Register your summer camper for Camp Weird (and Wonderful!) Week 1
Dates: Week 1: July 19 – 23
Time: 9am – noon
Ages: 7 -12 yrs old

Out of stock

Description

We invite you to come explore the boundless creativity and endless discovery that is art! Whether we’re experimenting with new mediums, or inventing creative new methods for old ones, we aim to look at everything in wondrous new ways.

Camp Weird is an Art Camp with the goal of fostering curiosity, welcoming discovery, and doing so with intention. We’ll guide students through a variety of project-based lessons utilizing a full assortment of artistic mediums, including painting, sculpture, ceramics, mixed media and more. Geared toward hands-on visual art creation and exploration, Camp Weird wonders and wanders fearlessly bumping into the scientific, dabbling in dance and movement, or sampling music and poetry– whatever engages our creativity in the moment. Leave your expectations at the door and welcome curiosity.

Both group work and individual art-making activities will be undertaken as we have fun together, learn, and let our creativity flow like paint!

Attend one or two weeks, projects won’t repeat.

Dates: Week 1: July 19 – 23
Time: 9am – noon
Ages: 7 -12 yrs old
Price: $250 / week

Registration Limited to 8 campers
Parents will need to complete the following forms in advance of the 1st day of camp: emergency contact, camper allergy, photo release & waiver

Sample Projects and Gallery Exhibits:

“Nothing Is As It Seems” – group sculpture

Campers select and bring to camp the “most boring, ordinary” object from home, and create something wonderful. The campers, themselves, will be tasked with determining which item brought in is “the most boring”, but then on close inspection (and maybe some introspection) will reveal that none of the objects is boring, or ordinary.

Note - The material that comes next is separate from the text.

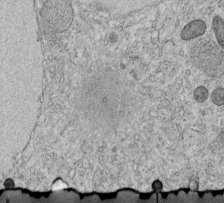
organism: C. elegans
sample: C. elegans embryo early stage

Campers may be asked to take 15 – 20 different photos of their items. Taking multiple photos of the same, ordinary object is a great way to learn to pay close attention, and to force you (and others) to see that object in different ways. Campers may be asked to write down what’s interesting about each object in a postcard.

From there, Campers will work together to combine the objects in a sculptural piece – to create something they deem interesting, that challenges viewers to see things as the infinitely fascinating marvels they are.

“Nothing Is As It Seems” is the 1st piece encountered when entering the Gallery Exhibit. Sculpture. What’s interesting about a pile of everyday junk? If our guest gets stumped, the children’s ‘discovery postcards’ will be hanging nearby to help.

“A Mess of Feelings”carving and poured resin

What are you feeling right now? Where do you feel it in your body? Does it have a color or shape or size? Does it affect the people or events around you? In this activity, we’ll be using our emotions to inform our design and create a poured resin sculpture.

“Where Are You, Now?”individual and collaborative paper sculpture, 3D self-portraits

Who are we? A self-portrait isn’t just a reflection of our physical appearance, it’s an opportunity to tell a story about who we are, where and how we want to focus attention; ours and others to think differently about who we are.

“Where Are You, Now?” brings us into the current moment, and demonstrates that it is endlessly full of wonders and opportunities.

 

About Cherie Lee:

Cherie Lee is a self-taught, Philadelphia-born artist, who utilizes high speed rotary equipment to reduce genuine Ostrich Eggshells to small-scale, subtractive-sculpture commentaries appreciating, and testing, the limits of faculty and frailty. Whether her subject matter be ecological, sociological or anthropological, she unites substance and subject, gingerly evoking one basic concept: what you have is fragile, no matter it’s strength. Having grown up suburban-poor, her earliest materials were found objects in nature and readily available household items, predominantly paper. These early works resulted most often in two distinct forms: elaborate dimensional paper sculptures that are white-on-white plays of light and shadow, or intricately detailed, flat black paper-cuts. Both styles notable for what they lack, or what’s been taken away; a concept she hopes might foster a more solid appreciation for what is there.

Shortly after recognizing the humble chicken egg as a perfect 4-dimensional ‘canvas’, one of her first pieces was admitted to the United States White House Permanent Collection. By 2018, she acquired the tools necessary that would allow her to focus solely on her preferred medium, the thick and sturdy ostrich eggshell. Her current body of work explores how much can be taken away from something, be it natural, man-made or conceptual, without removing it’s integrity. “However,” she cautions, “if the strength of an eggshell allows me to push it to it’s furthest limits, it’s fragility reminds me not to.”